By morning she has dried off, sleeping on the porch. Waking, she laughs at herself: an old woman without enough sense to put herself to bed, without enough to come in out of the rain. After a while the boy comes along the narrow blacktop, smoking a cigarette, wearing his headphones and bandanna, pushing the cart loaded with a lawn mower and a red gas can sitting on top, his shoestrings tangled around his feet.

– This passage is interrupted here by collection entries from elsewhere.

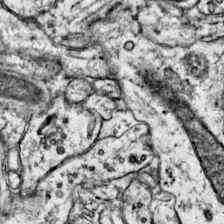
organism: Mouse
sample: Primary visual cortex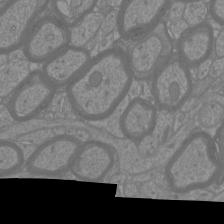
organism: Mouse
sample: Cortical neurons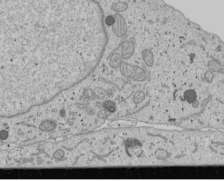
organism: Human
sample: Mitochondria in U2OS cells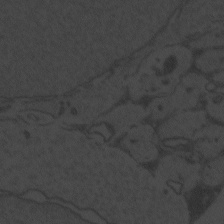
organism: Zebrafish
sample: Macrophage infected with Toxoplasma gondii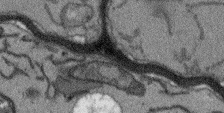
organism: Arabidopsis thaliana
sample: Root tip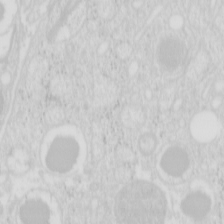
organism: Mouse
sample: Pancreas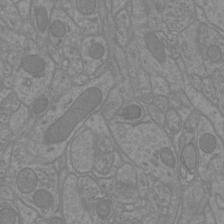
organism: Mouse
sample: Cortical neurons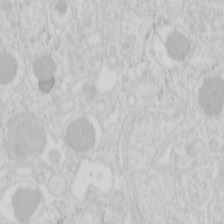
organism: Mouse
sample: Pancreas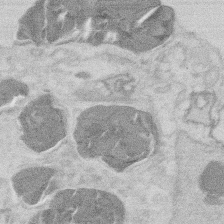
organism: Mouse
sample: T cell stromal cell synapse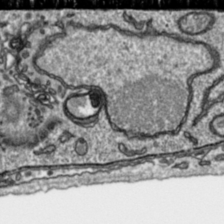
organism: Toxoplasma gondii
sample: Parasites in a vacuole inside a host cell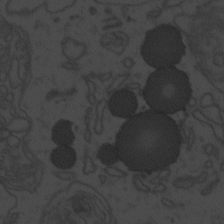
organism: Zebrafish
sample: Macrophage infected with Toxoplasma gondii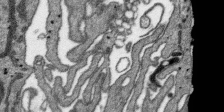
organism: Human
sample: Lung epithelial cells, uninfected (mock) control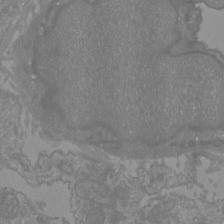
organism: Mouse
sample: Cortical neurons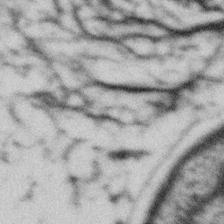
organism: Gemmata obscuriglobus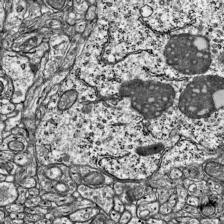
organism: Mouse
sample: Visual Cortex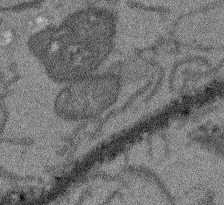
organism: Arabidopsis thaliana
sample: Root tip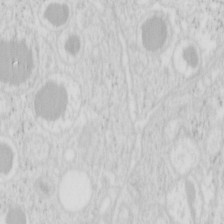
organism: Mouse
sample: Pancreas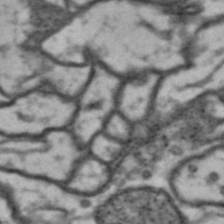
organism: Drosophila
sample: Brain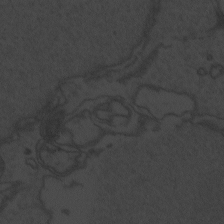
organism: Zebrafish
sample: Macrophage infected with Toxoplasma gondii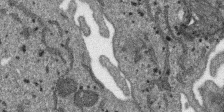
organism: Human
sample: Lung epithelial cells infected with SARS-CoV-2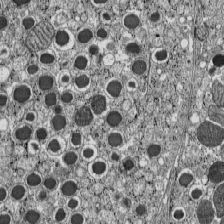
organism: C57BL Mouse
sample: Pancreatic islet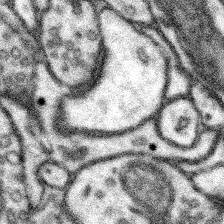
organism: Mouse
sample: Somatosensory cortex neuropil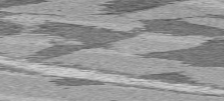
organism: C57BL Mouse
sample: Heart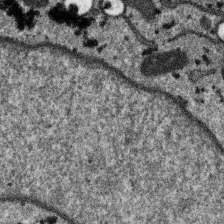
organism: Human
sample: Lung epithelial cells infected with SARS-CoV-2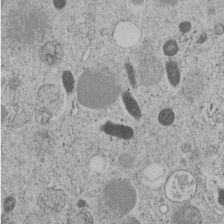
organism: C. elegans
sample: C. elegans embryo early stage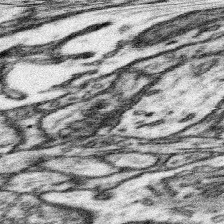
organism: Mouse
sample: Somatosensory cortex neuropil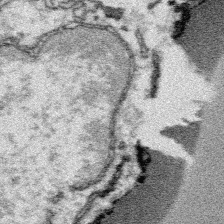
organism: Platynereis dumerilii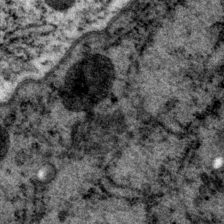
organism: P. pacificus
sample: Pharynx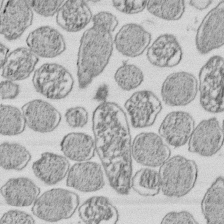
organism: E. coli
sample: Bacterial nucleoid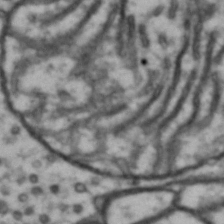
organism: Drosophila
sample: Brain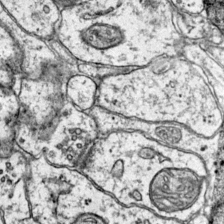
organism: Mouse
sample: Primary visual cortex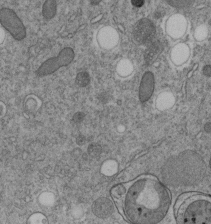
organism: C. elegans
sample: C. elegans embryo early stage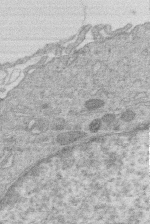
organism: Human
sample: Macrophage cells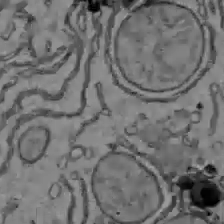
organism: C57BL Mouse
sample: Liver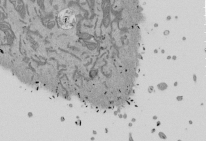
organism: Mouse
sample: ED-1 cell nuclei; centrioles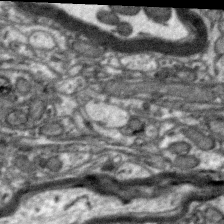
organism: Zebra finch
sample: Brain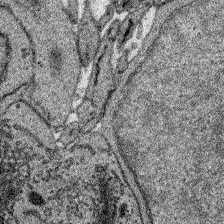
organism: Zebrafish
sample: Larval olfactory bulb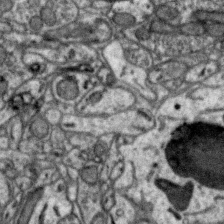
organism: Zebra finch
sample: Brain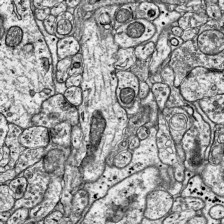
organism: Mouse
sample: Visual Cortex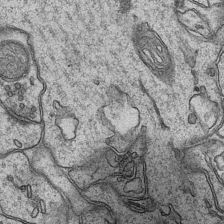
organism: Mouse
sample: CA1 Hippocampus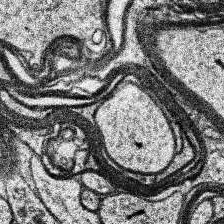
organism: Human
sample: Temporal Lobe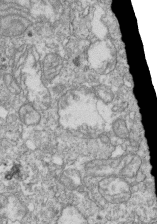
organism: Human
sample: HeLa cell HIV synapse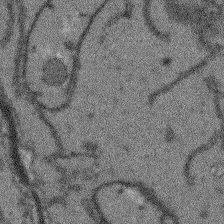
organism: Arabidopsis thaliana
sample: Root tip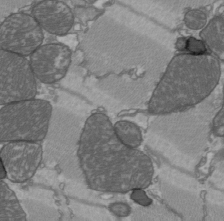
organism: C57BL Mouse
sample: Heart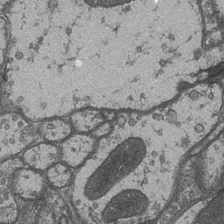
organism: Drosophila
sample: Optic medulla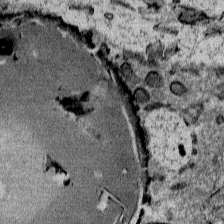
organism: Mouse
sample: Mouse Salivary gland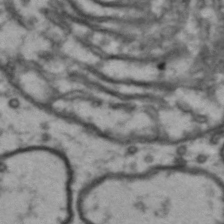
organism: Drosophila
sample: Brain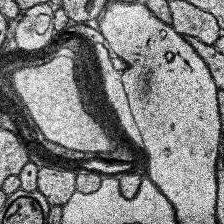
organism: Human
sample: Temporal Lobe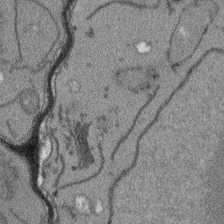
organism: Arabidopsis thaliana
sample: Root tip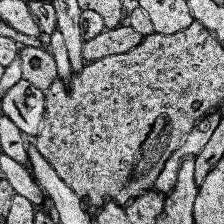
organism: Human
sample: Temporal Lobe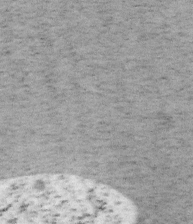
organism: Mouse
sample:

“Garrett, you tie up those strings right off before you crack your head,” Etta shouts, startled at the sound of her voice, how like someone else she sounds. The boy slows and looks at her, still walking. She thinks of Garrett Junior all grown in the city with its sirens over the phone, and this one just a boy yet, not war age even. Sleeping in wet clothes in the out-of-doors, not eating the food the county woman brings. She is cutting right through her good sense. When she waves, the boy pushes the cart into her drive. He is all in black, his T-shirt and dungarees, a hat turned around the wrong way on his head. Boys not knowing how to wear clothes proper! Garrett Junior is wearing his old wool suit, pulling at the starched collar while the preacher says his words over Garrett. The police are at the house, still trying to find fragments of bullet, shaking their heads over the peacocks in the absence of their cries while Etta cries at the graveside not feeling it, looking the way she is expected to look, as she will do for the
Life
photographer at a time still twelve years off from this graveside, a time of not-apples, she thinks, watching the boy crush out his cigarette away from the gas can, a time of not-cider, of not-Garrett. Garrett Junior turning away finally when the first shovelfuls fall on the copper and the old Negro men are talking baseball scores while they work, after he has seen her pay the preacher five dollars, and already in his mind are the seeds of his leaving—not to college or vo-tech as she and Garrett had always hoped, but away in the night seven years later in his daddy's car, its tires gone soft from parking so long. She never blamed him for leaving behind any of it, but he must have always thought she did. And now this boy the age he must have been then, that night he left or the day at the graveside tugging his collar in the suit that needed the sleeves let out a little. But everything runs together and she can't remember.